Mr. Smolen, who has now rejoined the Washington-based consulting organization of Financial Investigations & Services Inc., previously had been employed by a "Big 6" CPA firm and the U.S. Securities & Exchange Commission (SEC) during its heyday of investigations into illegal overseas payments and financial fraud. Since leaving the SEC, Mr. Smolen's work has been both civil and criminal dealing, in part, with valuation and environmental matters, failing businesses and bankruptcies. The better-known of these have included Landbank Equity Corporation; Freedlander Financial Services, called Virginia's longest paper trail and one of its largest bankruptcies; CenTrust Savings Bank, the second-largest bank failure in the country; and T.R. Network Inc. a massive Southwestern ponzi scheme.

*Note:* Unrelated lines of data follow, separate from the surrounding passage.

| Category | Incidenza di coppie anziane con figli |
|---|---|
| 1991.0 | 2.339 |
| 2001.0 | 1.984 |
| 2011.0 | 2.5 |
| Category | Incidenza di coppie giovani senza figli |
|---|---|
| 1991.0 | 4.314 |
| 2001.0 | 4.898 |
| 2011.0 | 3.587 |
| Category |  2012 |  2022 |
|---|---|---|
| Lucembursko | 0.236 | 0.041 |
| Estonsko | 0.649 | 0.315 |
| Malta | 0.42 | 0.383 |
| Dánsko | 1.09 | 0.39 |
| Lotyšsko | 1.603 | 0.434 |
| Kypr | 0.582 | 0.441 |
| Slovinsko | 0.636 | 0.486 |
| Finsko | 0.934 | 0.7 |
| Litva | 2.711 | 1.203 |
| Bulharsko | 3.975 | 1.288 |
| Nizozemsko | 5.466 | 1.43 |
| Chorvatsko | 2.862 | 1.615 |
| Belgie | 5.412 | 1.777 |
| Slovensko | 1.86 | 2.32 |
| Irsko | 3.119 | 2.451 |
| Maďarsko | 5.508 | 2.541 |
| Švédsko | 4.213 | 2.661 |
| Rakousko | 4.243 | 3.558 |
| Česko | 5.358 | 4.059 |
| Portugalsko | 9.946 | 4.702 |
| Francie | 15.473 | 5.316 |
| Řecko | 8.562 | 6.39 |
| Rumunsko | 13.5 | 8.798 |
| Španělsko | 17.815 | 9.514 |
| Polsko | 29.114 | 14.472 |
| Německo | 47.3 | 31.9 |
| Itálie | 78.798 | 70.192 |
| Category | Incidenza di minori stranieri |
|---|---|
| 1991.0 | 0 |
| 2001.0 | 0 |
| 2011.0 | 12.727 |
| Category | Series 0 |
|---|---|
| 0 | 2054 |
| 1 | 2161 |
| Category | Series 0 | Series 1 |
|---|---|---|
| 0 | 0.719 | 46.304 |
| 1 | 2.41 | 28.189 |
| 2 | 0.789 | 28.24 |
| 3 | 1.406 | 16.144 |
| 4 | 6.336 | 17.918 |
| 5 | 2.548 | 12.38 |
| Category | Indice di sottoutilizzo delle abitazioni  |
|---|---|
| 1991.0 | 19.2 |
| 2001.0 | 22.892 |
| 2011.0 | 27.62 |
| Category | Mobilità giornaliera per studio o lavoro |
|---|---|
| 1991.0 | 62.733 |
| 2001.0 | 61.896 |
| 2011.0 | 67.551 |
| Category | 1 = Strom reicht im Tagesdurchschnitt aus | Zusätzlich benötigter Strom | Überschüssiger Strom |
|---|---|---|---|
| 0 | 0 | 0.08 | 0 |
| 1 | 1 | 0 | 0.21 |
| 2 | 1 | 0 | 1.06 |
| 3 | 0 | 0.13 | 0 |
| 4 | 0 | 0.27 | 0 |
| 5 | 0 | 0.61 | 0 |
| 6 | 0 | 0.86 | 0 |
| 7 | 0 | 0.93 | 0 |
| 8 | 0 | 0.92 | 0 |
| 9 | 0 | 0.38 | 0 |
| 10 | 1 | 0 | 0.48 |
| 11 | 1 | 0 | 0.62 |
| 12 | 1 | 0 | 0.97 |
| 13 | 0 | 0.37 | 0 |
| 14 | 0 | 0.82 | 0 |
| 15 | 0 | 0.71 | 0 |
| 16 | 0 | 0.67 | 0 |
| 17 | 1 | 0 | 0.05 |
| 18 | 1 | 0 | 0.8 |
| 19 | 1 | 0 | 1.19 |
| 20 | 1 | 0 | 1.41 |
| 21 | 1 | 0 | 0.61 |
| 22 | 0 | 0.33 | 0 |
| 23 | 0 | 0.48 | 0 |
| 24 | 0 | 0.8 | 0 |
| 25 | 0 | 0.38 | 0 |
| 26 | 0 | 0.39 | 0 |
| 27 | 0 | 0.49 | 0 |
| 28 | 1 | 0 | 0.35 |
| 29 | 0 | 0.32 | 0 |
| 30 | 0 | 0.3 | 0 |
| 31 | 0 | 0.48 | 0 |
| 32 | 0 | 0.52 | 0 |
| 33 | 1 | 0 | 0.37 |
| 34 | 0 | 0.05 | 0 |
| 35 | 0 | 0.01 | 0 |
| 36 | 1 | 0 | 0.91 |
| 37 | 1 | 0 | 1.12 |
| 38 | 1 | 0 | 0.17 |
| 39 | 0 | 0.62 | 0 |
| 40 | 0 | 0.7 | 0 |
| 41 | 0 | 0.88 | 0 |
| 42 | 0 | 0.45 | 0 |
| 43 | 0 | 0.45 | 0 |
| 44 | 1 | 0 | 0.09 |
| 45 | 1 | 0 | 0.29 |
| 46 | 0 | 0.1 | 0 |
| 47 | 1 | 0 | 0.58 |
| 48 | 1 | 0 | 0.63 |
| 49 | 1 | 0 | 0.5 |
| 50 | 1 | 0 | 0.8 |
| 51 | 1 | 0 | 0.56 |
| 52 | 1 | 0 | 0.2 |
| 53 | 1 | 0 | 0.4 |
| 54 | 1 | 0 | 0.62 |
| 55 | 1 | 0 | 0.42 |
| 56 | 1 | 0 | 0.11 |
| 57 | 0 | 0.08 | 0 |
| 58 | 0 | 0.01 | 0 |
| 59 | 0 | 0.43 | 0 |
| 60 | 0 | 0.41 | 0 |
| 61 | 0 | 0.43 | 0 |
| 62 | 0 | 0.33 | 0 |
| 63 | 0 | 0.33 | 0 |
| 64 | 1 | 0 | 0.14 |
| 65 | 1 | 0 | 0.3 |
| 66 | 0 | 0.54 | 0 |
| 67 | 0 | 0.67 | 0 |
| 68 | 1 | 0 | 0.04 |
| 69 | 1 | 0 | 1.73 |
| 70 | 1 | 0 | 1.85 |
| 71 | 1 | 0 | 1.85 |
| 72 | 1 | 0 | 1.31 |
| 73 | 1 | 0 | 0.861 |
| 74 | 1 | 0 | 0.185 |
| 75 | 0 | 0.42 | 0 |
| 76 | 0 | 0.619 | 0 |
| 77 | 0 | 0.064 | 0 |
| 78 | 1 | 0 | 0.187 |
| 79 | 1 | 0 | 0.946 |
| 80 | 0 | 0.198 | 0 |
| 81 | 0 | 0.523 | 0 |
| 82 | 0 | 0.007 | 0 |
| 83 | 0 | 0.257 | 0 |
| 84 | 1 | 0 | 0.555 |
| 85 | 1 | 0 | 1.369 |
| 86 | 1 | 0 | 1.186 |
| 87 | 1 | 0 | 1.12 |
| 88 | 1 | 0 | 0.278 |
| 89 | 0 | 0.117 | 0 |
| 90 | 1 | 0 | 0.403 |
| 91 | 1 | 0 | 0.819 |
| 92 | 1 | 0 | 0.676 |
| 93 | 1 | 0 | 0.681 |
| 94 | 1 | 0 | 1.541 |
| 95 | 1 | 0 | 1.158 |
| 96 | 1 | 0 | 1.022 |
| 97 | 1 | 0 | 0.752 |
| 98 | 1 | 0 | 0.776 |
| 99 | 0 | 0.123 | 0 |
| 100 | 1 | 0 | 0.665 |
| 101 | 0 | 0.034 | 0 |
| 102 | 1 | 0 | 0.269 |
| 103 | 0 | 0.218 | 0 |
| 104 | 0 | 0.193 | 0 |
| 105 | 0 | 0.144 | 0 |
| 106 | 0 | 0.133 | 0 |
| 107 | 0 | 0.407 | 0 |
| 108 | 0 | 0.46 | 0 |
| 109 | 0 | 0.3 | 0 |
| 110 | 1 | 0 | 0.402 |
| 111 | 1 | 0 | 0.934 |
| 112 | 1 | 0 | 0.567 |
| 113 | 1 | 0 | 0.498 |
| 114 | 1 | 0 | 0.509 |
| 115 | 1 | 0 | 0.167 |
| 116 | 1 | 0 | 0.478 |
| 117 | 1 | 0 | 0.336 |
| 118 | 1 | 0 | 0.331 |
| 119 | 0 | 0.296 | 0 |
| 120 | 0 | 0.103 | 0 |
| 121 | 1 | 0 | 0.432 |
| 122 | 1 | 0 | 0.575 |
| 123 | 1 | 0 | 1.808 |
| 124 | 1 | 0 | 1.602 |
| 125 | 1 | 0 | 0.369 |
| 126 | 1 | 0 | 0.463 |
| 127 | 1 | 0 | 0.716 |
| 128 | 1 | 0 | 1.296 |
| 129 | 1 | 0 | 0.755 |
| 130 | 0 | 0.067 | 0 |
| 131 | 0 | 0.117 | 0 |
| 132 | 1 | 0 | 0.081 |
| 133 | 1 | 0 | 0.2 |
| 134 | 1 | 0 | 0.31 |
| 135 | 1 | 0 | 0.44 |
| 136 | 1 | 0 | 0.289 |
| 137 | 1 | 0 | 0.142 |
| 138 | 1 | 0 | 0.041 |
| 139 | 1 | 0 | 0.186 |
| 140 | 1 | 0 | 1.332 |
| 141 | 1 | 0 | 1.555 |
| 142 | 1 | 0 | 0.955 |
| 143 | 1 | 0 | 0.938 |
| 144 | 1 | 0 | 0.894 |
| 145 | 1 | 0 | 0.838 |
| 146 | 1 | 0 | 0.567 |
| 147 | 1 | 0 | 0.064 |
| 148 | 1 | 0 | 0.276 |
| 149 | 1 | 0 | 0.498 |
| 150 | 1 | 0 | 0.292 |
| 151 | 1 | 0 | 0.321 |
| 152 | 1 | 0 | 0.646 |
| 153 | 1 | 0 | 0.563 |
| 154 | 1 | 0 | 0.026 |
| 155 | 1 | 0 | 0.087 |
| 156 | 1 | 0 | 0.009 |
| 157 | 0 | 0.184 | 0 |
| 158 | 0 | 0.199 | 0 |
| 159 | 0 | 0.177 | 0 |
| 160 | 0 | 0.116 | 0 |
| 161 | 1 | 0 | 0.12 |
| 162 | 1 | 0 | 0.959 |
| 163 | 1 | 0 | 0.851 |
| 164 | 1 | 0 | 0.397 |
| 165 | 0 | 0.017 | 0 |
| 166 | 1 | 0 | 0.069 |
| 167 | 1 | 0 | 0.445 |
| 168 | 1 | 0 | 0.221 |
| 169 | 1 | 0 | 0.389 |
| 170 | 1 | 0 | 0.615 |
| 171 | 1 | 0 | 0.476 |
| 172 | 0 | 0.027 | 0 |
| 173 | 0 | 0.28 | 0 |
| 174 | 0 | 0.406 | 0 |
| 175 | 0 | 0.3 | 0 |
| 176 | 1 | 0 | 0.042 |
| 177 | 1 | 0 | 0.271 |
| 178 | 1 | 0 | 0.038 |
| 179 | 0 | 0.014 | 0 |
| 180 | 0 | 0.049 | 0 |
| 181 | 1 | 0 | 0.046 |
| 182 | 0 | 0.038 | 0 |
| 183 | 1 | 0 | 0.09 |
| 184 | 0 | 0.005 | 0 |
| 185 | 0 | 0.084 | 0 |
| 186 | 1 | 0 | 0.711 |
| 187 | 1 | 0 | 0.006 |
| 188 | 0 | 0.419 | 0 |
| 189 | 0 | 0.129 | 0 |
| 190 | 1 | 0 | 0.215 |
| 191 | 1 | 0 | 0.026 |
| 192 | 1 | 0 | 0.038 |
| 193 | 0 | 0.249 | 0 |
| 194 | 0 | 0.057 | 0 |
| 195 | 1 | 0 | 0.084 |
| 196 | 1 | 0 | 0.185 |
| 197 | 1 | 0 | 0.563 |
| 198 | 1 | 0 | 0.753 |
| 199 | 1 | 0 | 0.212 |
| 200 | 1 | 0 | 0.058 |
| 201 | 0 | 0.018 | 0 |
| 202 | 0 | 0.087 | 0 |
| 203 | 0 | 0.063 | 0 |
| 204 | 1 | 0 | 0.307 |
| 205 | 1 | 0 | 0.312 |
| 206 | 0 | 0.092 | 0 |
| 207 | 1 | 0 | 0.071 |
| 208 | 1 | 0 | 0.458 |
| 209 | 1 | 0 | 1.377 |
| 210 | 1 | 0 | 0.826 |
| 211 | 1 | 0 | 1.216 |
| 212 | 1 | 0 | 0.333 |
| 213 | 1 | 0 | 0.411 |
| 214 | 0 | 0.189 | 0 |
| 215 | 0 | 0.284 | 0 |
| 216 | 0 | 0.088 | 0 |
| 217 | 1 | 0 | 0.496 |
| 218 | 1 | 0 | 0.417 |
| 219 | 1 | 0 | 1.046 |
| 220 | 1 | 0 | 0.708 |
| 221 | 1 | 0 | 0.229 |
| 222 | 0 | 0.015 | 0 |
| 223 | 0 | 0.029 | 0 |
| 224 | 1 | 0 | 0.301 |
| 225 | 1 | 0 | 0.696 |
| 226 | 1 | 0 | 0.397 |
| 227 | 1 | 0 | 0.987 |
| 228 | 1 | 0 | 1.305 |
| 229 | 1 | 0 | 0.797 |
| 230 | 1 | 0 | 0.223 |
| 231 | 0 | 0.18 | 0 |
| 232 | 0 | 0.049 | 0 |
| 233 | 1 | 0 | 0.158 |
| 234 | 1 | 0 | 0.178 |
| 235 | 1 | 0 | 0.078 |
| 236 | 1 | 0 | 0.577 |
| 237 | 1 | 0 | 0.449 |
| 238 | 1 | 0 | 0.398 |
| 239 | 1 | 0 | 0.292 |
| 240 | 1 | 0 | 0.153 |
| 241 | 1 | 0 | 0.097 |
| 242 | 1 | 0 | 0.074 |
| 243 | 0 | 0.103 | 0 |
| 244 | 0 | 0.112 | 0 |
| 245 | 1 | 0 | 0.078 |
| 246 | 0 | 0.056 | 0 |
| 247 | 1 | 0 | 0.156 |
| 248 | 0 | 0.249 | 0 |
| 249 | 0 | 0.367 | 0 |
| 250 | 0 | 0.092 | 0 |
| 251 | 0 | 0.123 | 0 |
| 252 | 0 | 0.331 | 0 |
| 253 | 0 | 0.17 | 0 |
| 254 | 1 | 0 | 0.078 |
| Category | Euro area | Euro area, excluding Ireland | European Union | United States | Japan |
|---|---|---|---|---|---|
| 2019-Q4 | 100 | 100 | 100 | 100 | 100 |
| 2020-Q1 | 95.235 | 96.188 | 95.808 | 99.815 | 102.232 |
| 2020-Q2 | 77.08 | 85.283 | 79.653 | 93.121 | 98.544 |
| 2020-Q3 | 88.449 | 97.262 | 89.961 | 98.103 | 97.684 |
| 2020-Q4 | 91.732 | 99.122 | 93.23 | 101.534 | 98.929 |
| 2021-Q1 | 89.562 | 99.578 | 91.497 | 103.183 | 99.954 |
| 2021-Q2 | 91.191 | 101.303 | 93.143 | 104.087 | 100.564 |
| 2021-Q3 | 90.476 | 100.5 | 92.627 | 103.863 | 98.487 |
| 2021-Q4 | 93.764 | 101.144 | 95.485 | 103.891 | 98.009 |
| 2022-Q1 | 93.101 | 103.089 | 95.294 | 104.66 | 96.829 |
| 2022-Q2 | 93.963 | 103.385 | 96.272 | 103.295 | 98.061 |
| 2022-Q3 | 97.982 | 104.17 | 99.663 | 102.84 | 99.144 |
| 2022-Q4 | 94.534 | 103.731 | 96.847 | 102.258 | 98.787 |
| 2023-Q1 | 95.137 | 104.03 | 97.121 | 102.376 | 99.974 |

Mr. Smolen uses his education, experience and business acumen to simplify the complex. He says, "It's an approach born out of necessity" that includes using "logic trees," "decision matrices," "event sequencing" and "project management" techniques to identify and define issues, run resources cost-effectively and simplify the complex. Although his recent work at the Office of Independent Counsel restricted his involvement with the professional community, previous programs before the Bar and CPA societies include: Time, Cost & Resource Management for Reporting by Public Companies During and After Bankruptcy Proceedings; Managing the Complex Litigation: Some Practical Approaches; When Does Your Client Need a Fraud Audit; Bankruptcy: Practical Aspects & Tax Consequences; Contemporary Strategies, Problems & Pitfalls on CPA Engagements; Accounting & Finance for Non-CPAs; and Financial Institution Fraud & Embezzlement. Other professional activities encompass various offices and committee work with the Greater Washington Society of CPAs. Mr. Smolen earned his graduate degree from New York University's Stern School of Business and an undergraduate degree from Pace University.